Last week, Dollar Bank filed papers to foreclose on the 4-year-old center because of its failure to make a monthly mortgage payment since the beginning of this year toward the $7 million owed on its loan. On Tuesday the preliminary budget proposed by the Allegheny Regional Asset District, which allocates revenue from the county's 1 percent sales tax, for the first time will withhold funding -- $300,000 -- for the center. In a futile cost-cutting measure, some of the center's staff was laid off in the spring.

Part of the center's crippling debt is due to cost overruns during construction. But even if the architecturally ambitious, $40 million building on the edge of the Cultural District had come in under budget, the center would still have needed more engagement with the community to make it economically viable.

While there's justifiable pride in its existence, there's little sense of ownership among Pittsburgh's African-American citizens about the August Wilson Center. It has never ranked high in the cultural or intellectual lives of a cross-section of Pittsburghers despite its potential to be one of Downtown's most impressive venues.

Despite a nationally acclaimed dance troupe and a theater program that had hoped to stage August Wilson plays in some form year-round, the center's programming was safe and predictable.

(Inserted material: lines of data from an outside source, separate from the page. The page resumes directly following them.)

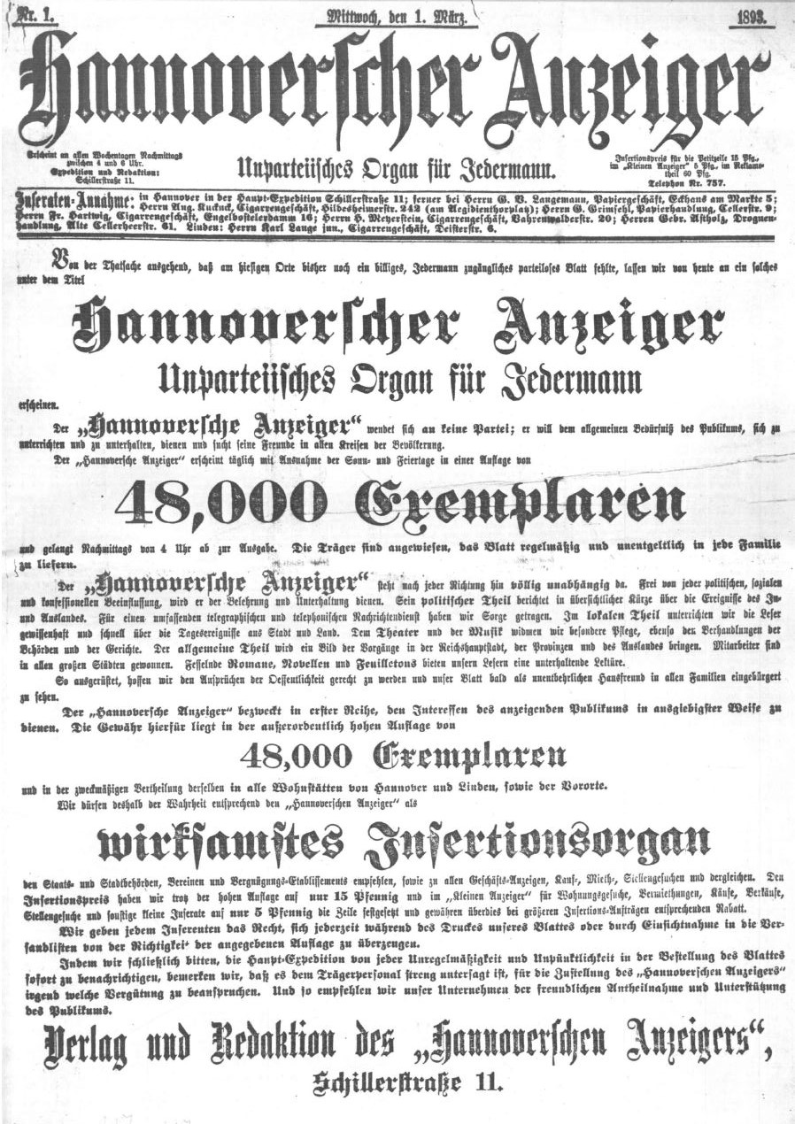 Titelseite Hannoverscher Anzeiger 01.03.1893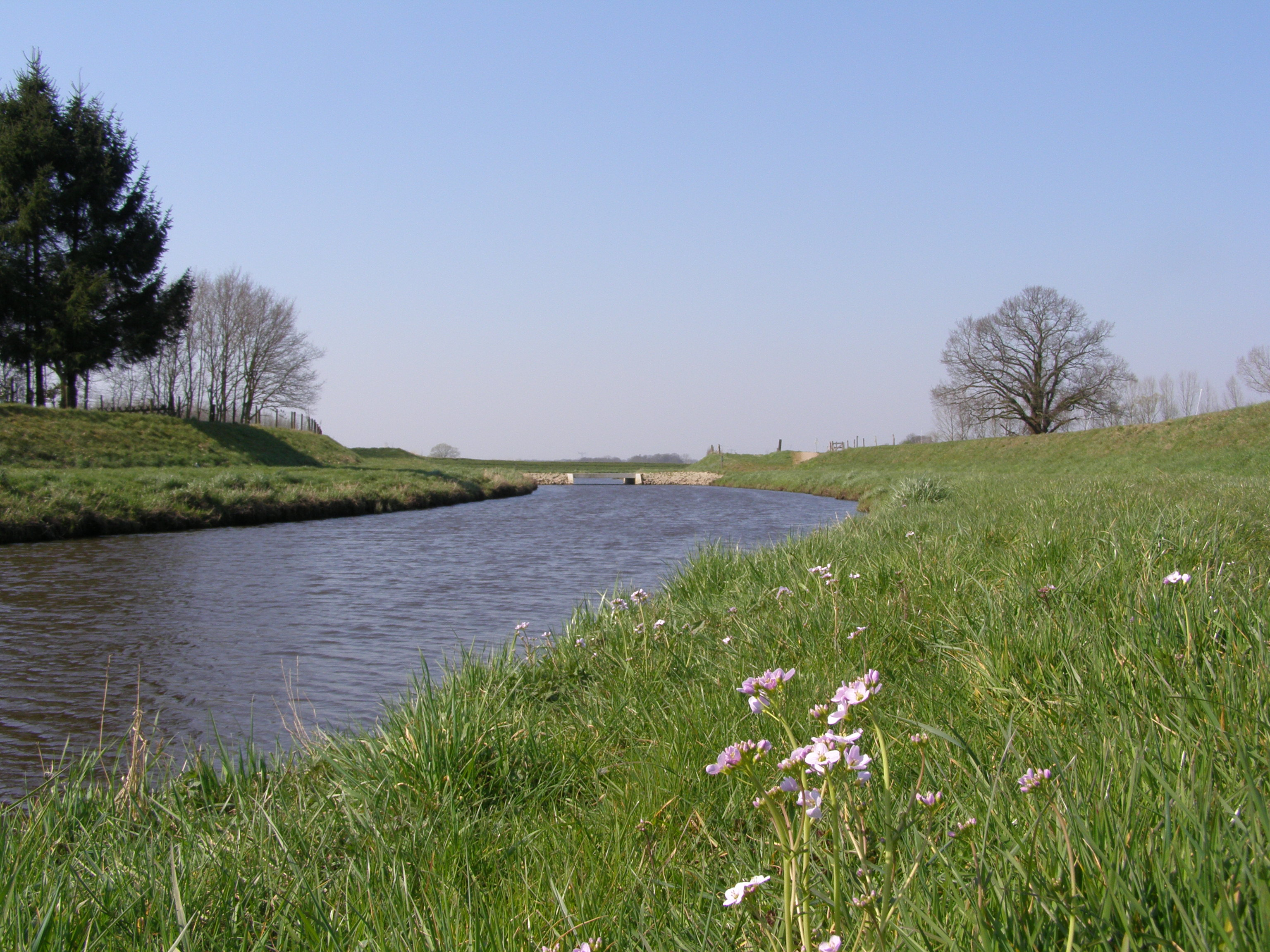 eigen werk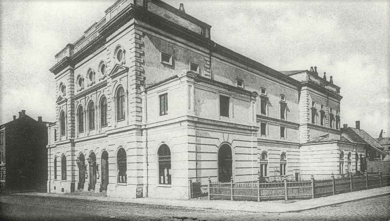 Gamla stadsteatern på kvarter Thalia i Helsingborg omkring år 1888.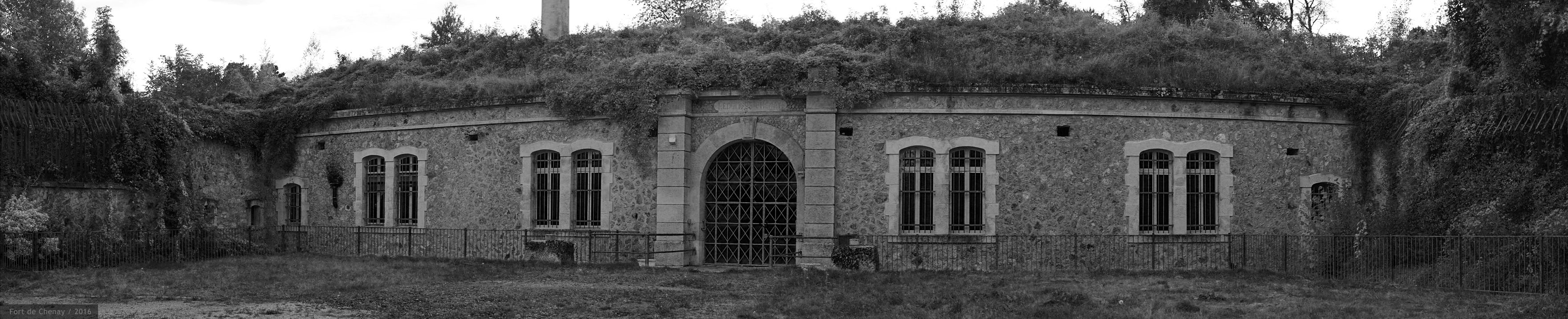 Toutes les grilles sont d'origine.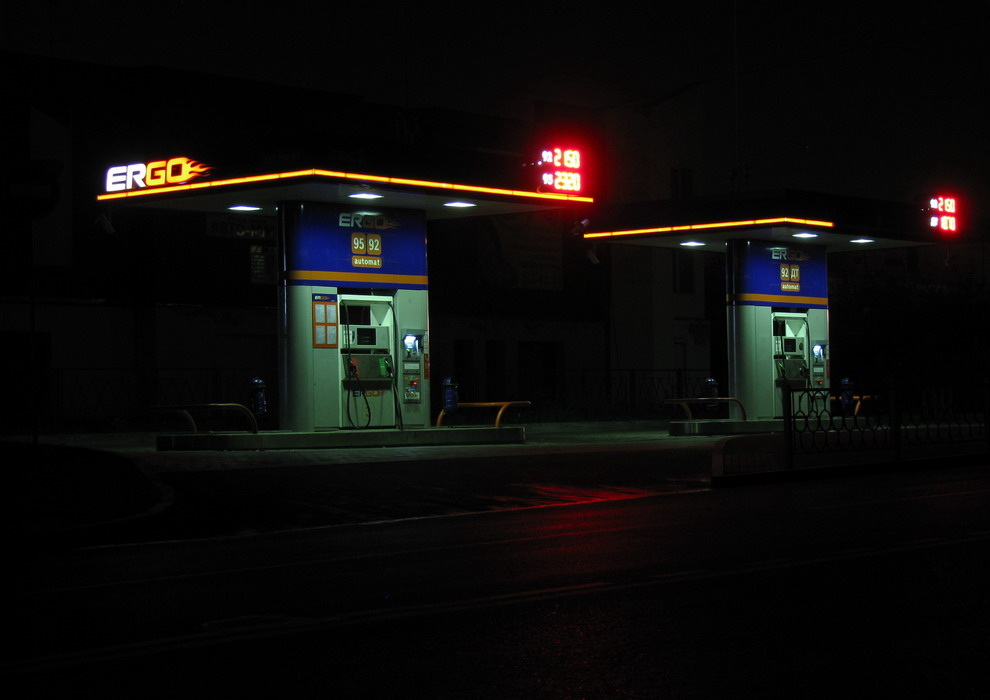 Заправка ERGO на улице Готвальда в Екатеринбурге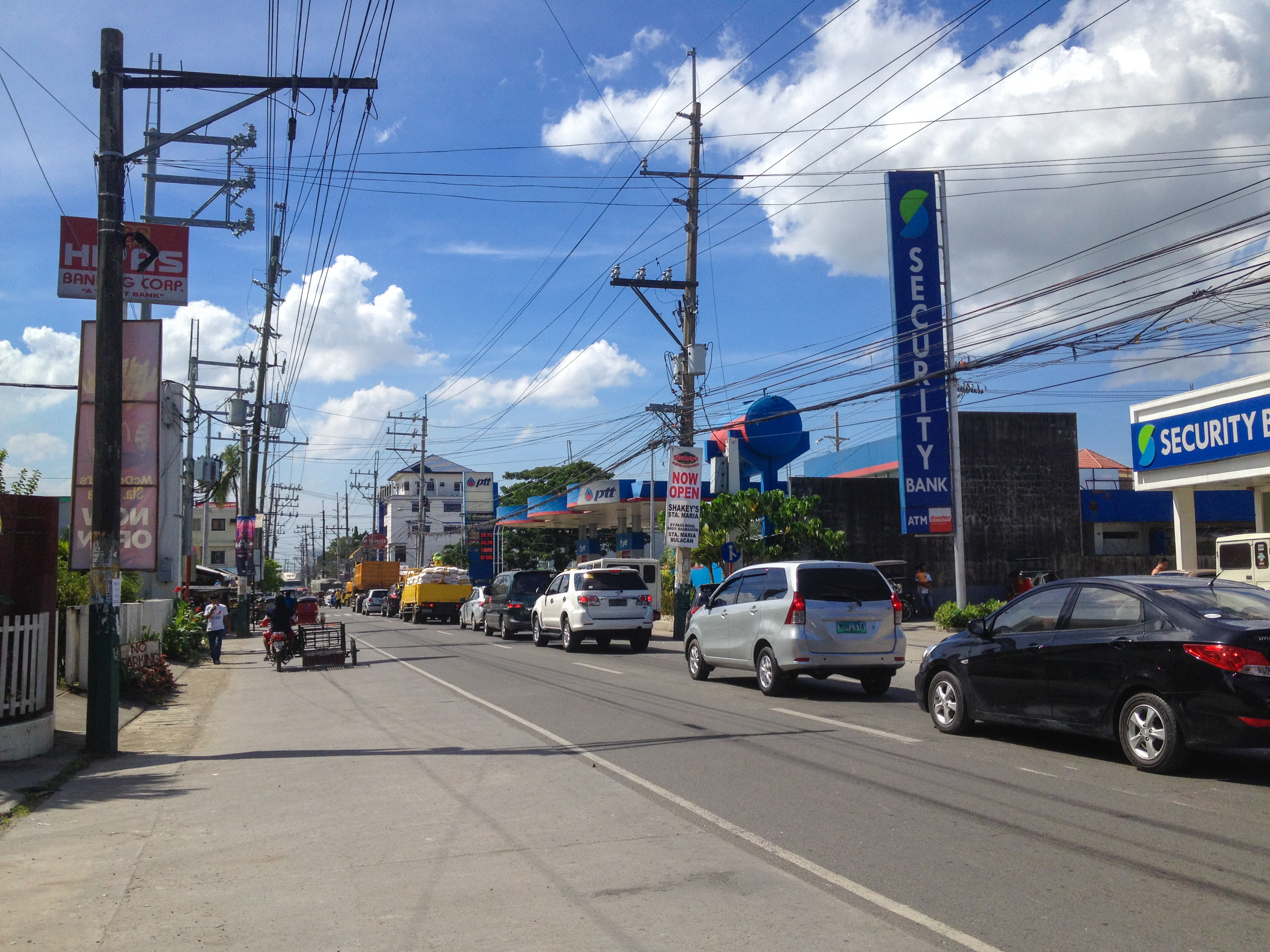 Governor Fortunato F. Halili Avenue, Barangay Bagbaguin, Santa Maria, Bulacan, Philippines

Because of the institution's financial constraints, there was little bold about its artistic offerings.

The center is at a crossroads. Its debt must be addressed if it is to have a future. Its director and advisory board should be replaced by a rescue team with a track record for turning around moribund cultural institutions. Aggressive fundraising and corporate partnerships will be necessary, but under the present circumstances, how do you enlist support for a sinking ship?

More than anything, the center needs a strategic vision that engages and excites a broad sweep of the community. Bold programming that will put people in the seats requires bold thinkers and planners worthy of the August Wilson name. Under the right leadership, the center named for the great playwright could still become one of Downtown's most exciting destinations.